Update: Live ranklist

We plan to start live commentary 1 hr into the contest. Commentry URL

Update 2 — Credits**Chief Judge:** Jatin jtnydv25 Yadav**Setters:** Jatin jtnydv25 Yadav, Nishank IceKnight1093 Suresh, Jeroen Op de jeroenodb Beek, Vsevolod sevlll777 Lepeshov, Arul flamestorm Kolla**Testers (excluding setters):** Aryan aryanc403 Choudhary, Chaithanya Dragonado Shyam, Vaibhav xennygrimmato Tulsyan, Ritul Kumar ritul_kr_singh Singh, Kshitij kshitij_sodani Sodani, Praveen PraveenDhinwa Dhinwa, Siddhartha gravito12345 Srivastava, Konstantin miagkov Miagkov**Codedrills platform:** Deepa deepa_panwar Panwar, Balajiganapathi Balajiganapathi S, Swati Panwar, Vichitr Vichitr Gandas**Rcd:** Prof. Phalguni Gupta

**Results**

Final ranklist

1. **facelessmen3.0** (IIT Kanpur) — satyam343 udhavvarma03 avi0000

2. **Ab_Ki_Baar** (IIT Kharagpur) — professor_flux harsh639 RahulChugh

3. **Yorozuya Forever** (IIT Madras) — Teja-Smart Blitztage Nisanth

We will try to hold one universal cup stage based on Amritapuri (Regionals+Online), and Asia West Finals problems.

Yay

Why is the blog tagged with RR vs GT? If anything, it should be DC vs CSK and KKR vs LSG.

*MI vs LSG

where's the final scoreboard?

https://icpc.codedrills.io/contests/icpc-asia-west-continent-final-contest-2022/scoreboard

is there some special login for this? and can spectators not submit yet?

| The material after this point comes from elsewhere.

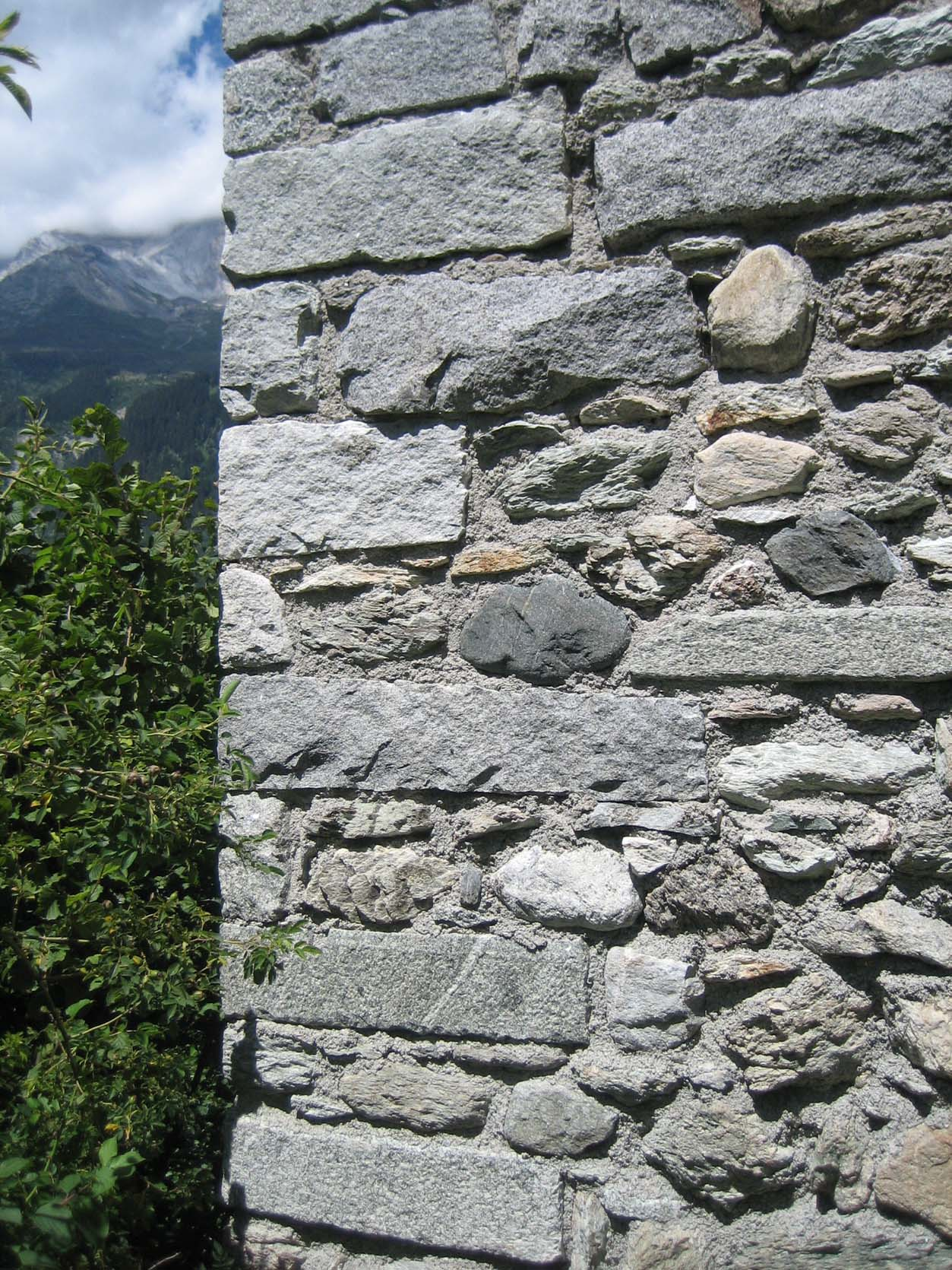 Mauerecke SW

It will be moved to normal codedrills website, then anyone with codedrills account will be able to submit.

Also, we will try to hold one universal cup stage based on these problems.

How to solve A, H?

ASweep over $$$x$$$ from left to right. The events we care about are when a circle 'starts' (its leftmost point) and when it 'ends' (its rightmost point); for $$$2N$$$ events in total.

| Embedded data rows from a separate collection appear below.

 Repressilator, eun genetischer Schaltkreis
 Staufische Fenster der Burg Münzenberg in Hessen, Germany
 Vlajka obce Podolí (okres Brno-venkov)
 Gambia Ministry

For a fixed $$$x$$$, process events in increasing order of their $$$y$$$ coordinate, and insertions before deletions. Then,

Then, add this circle to the active circles.

At the end of this process, you'll be left with several connected components of circles, which can be described by several intervals along the $$$x$$$-axis. To connect everything, draw a line between circles at the endpoint of adjacent intervals.

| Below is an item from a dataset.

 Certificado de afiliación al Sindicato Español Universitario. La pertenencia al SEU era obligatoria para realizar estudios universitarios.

There's some care needed when implementing here (some of the vertical lines created might overlap, and some vertical lines might have negative $$$x$$$-coordinates). It's not hard to fix those if you work on it a bit.

Author's original solution also sweeps over $$$x$$$ but uses predominantly horizontal segments instead of vertical ones, which is imo a bit harder (and messier) to implement.

HFirst, let's precompute $$$cost(x)$$$, the minimum number of moves needed to delete exactly $$$x$$$ characters from the suffix of a string.

$$$cost(0) = 0$$$, and otherwise:

There are $$$\mathcal{O}(\sqrt{sum(|S_i|)})$$$ distinct values of $$$L$$$, so all the relevant values of $$$cost$$$ can be computed using bfs in $$$\mathcal{O}(K\cdot \sqrt{sum(|S_i|)})$$$ time.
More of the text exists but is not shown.